- WHAT TO DO: Lines from the one containing "sample: Cerebral cortex" through the final line of the data, restated word for word and free of pictures, make up the whole answer.

- AVAILABLE DATA:
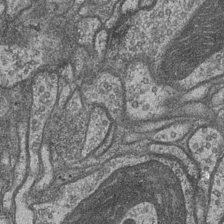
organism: Drosophila
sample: Optic medulla
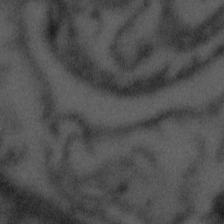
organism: Tuwongella immobilis
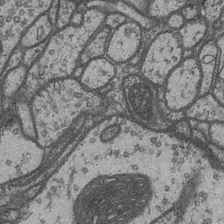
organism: Drosophila
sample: Optic medulla
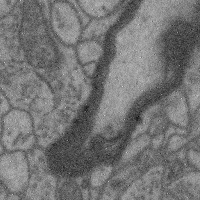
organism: Mouse
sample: Cerebral cortex
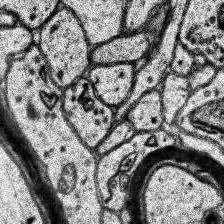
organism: Human
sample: Temporal Lobe
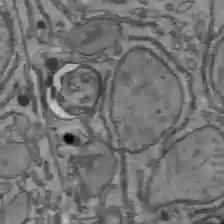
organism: C57BL Mouse
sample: Liver
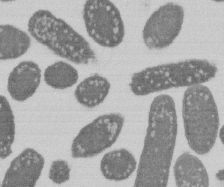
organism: E. coli
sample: Bacterial nucleoid
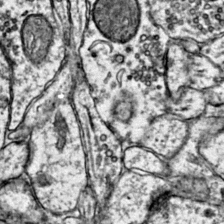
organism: Mouse
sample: Primary visual cortex
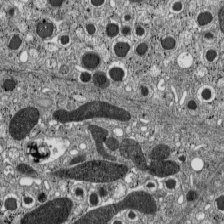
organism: C57BL Mouse
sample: Pancreatic islet
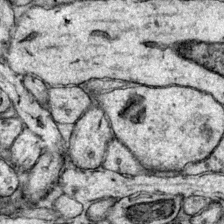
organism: Mouse
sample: Primary visual cortex
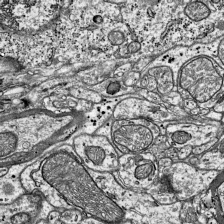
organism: Mouse
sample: Visual Cortex
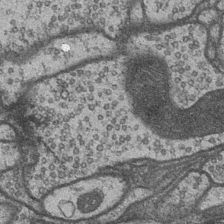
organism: Drosophila
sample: Optic medulla
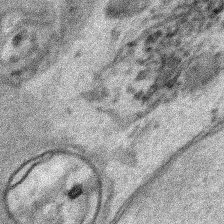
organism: Human
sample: Mitochondria in HCT116 cells
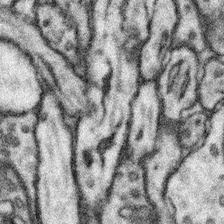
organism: Mouse
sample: Somatosensory cortex neuropil
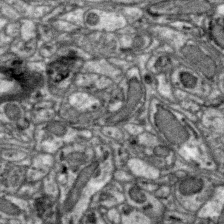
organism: Zebra finch
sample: Brain
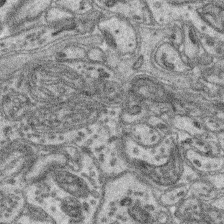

- ANSWER AREA:
sample: Cerebral cortex
organism: Human
sample: Temporal Lobe
organism: C57BL Mouse
sample: Liver
organism: E. coli
sample: Bacterial nucleoid
organism: Mouse
sample: Primary visual cortex
organism: C57BL Mouse
sample: Pancreatic islet
organism: Mouse
sample: Primary visual cortex
organism: Mouse
sample: Visual Cortex
organism: Drosophila
sample: Optic medulla
organism: Human
sample: Mitochondria in HCT116 cells
organism: Mouse
sample: Somatosensory cortex neuropil
organism: Zebra finch
sample: Brain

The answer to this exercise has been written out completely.